Introduction: Turn an Old Chunk of Barn Into an Electric Guitar.

Picture of Turn an Old Chunk of Barn Into an Electric Guitar.

Hello all, this is my first project (to be uploaded). Please bear with me since I'm merely a hobbyist in wood working and music.

The goal of this project was to make a guitar as cheaply as possible. Turns out it takes quite a bit of effort, both in the woodworking aspects, as well as scrounging around for parts. If you read this project through, you'll also find this is not only an exercise in woodworking, but also in creativity via necessity (though it was not necessary for my to make this guitar).

I'm terrible at this whole "getting the ball rolling" thing, but here we go!

Step 1: Take an Inventory of What You Have, Then Find Out What You Might Need.

Picture of Take an Inventory of What You Have, Then Find Out What You Might Need.

For my project I started out with:

-An old Korean Bullet Stratocaster my friend gave me for helping him move.

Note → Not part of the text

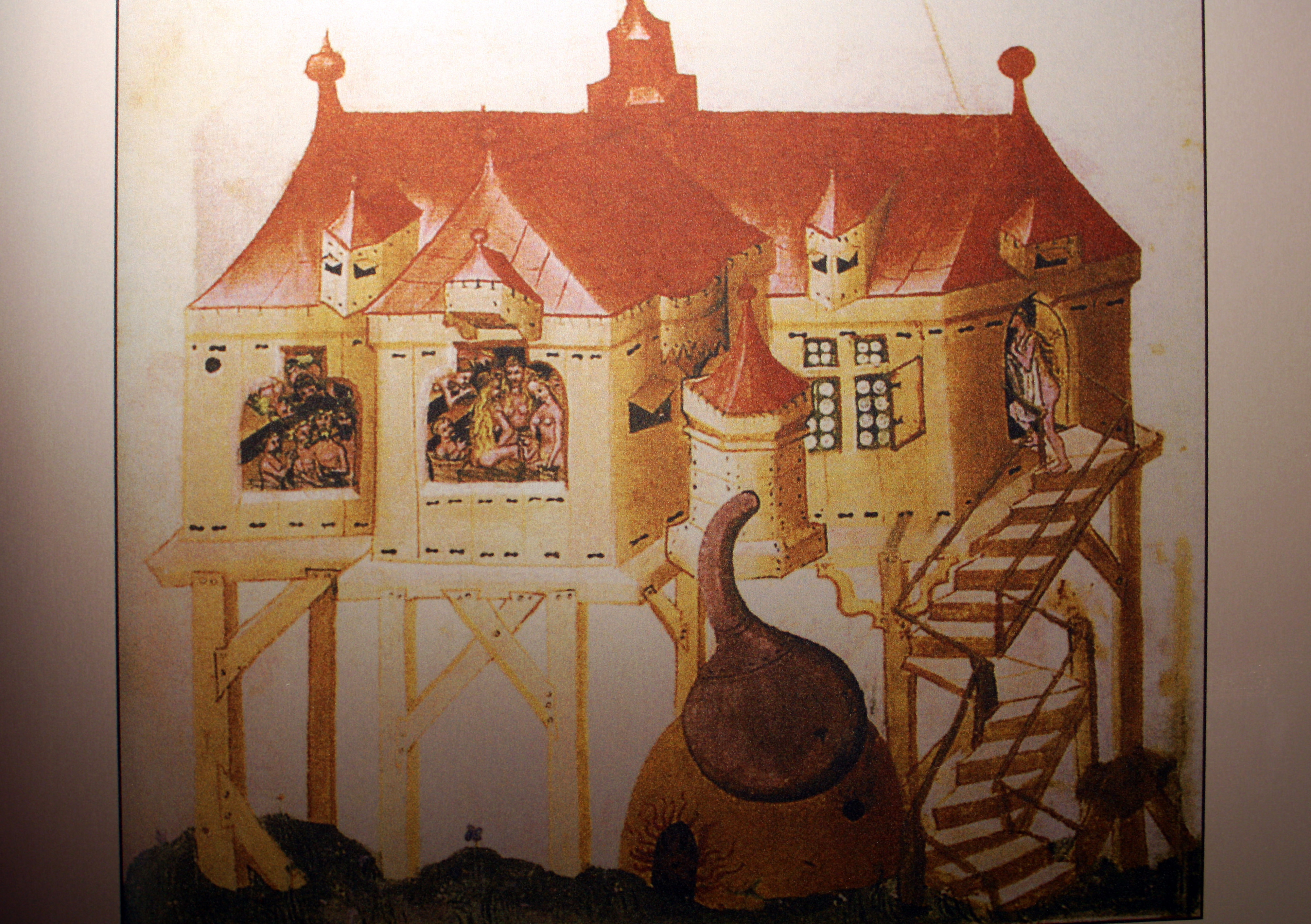 Museum der Badekultur, Zülpich.

Pretty much the only things I could scavenge were the tuning machines, the nut, and the pickups (for an upcoming project, I'll show my steps in restoring this old guitar).

-My current store-bought Stratocaster (I used this solely for measurements, no parts were taken from it)

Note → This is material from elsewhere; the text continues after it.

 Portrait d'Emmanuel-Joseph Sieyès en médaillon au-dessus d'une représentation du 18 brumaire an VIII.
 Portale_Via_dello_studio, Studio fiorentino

-A few pieces of rough-cut lumber (poplar is what I could scrounge up, but maple would be better)

-Wood glue

-Scrap lauan (used for the pick guard)

... But I soon found out this wouldn't be enough. I figured I'd be needing a truss rod, plus some other hardware, so I ended up buying these things:

-1/4" piece of square steel tubing for the truss (plus oil based paint to keep it from rusting, all that for under $10)

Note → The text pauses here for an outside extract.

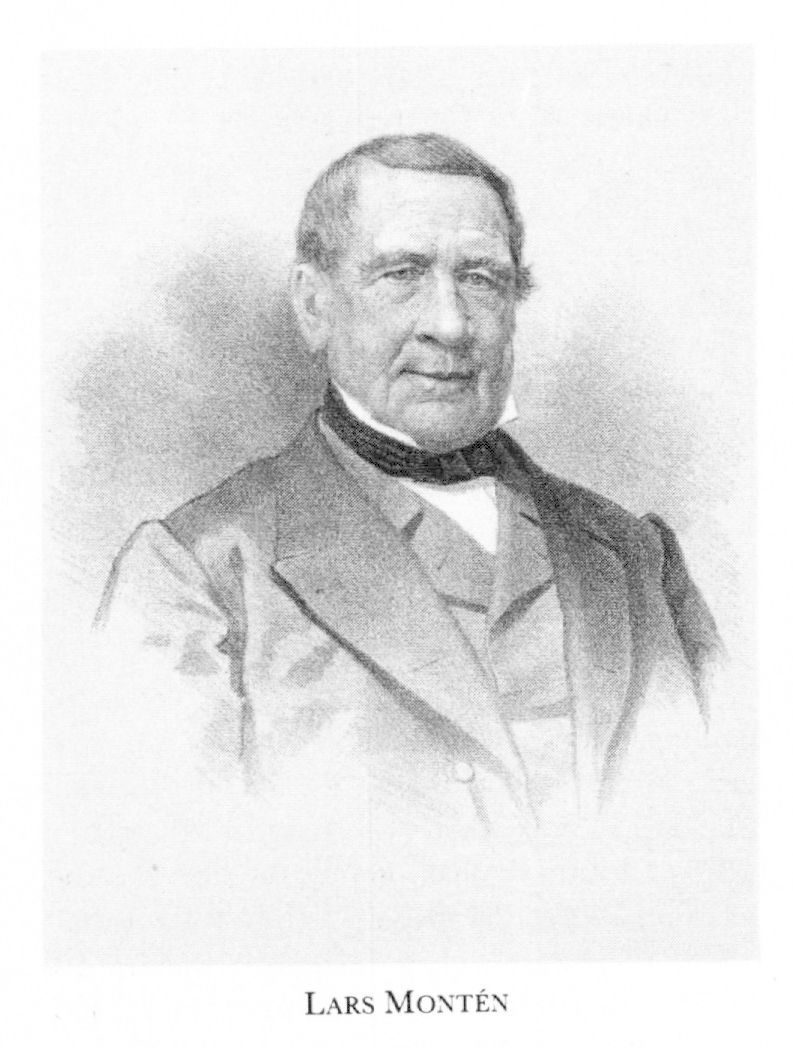 Lars Montén (1785-1872), grosshandlare, såpfabrikör, kommunalpolitiker, Stockholm

-Fingerboard (bought rosewood, but maple would be cheaper ~$35 for rosewood on stewmac)

-Medium/medium fretwire (maybe $5 to do a 25 1/2" scale guitar)

-Bridge (~$15)

-Lacquer and foam brushes (under $10)

As far as tools go, I used:

-Crowbar (optional; used to pry wood off of the old building...)

-Wood planer (had access to an electric planer, though a hand planer would work fine)

-Table saw

-Miter saw

-Jigsaw

-Drill & various bits

-A ripping saw (I used a small handsaw, this tool is optional, but having it sped up the process a little)

-Various chisels

-Hammer to tap the chisels

-Various files, rasps, and a forming blade (a forming blade looks like a cheese grater)

-A few clamps (I used two 4" C-clamps mainly), and some heavy objects (I used bricks, logs, old sledgehammer and maul heads, a toolbox, etc... for putting pressure on glued parts)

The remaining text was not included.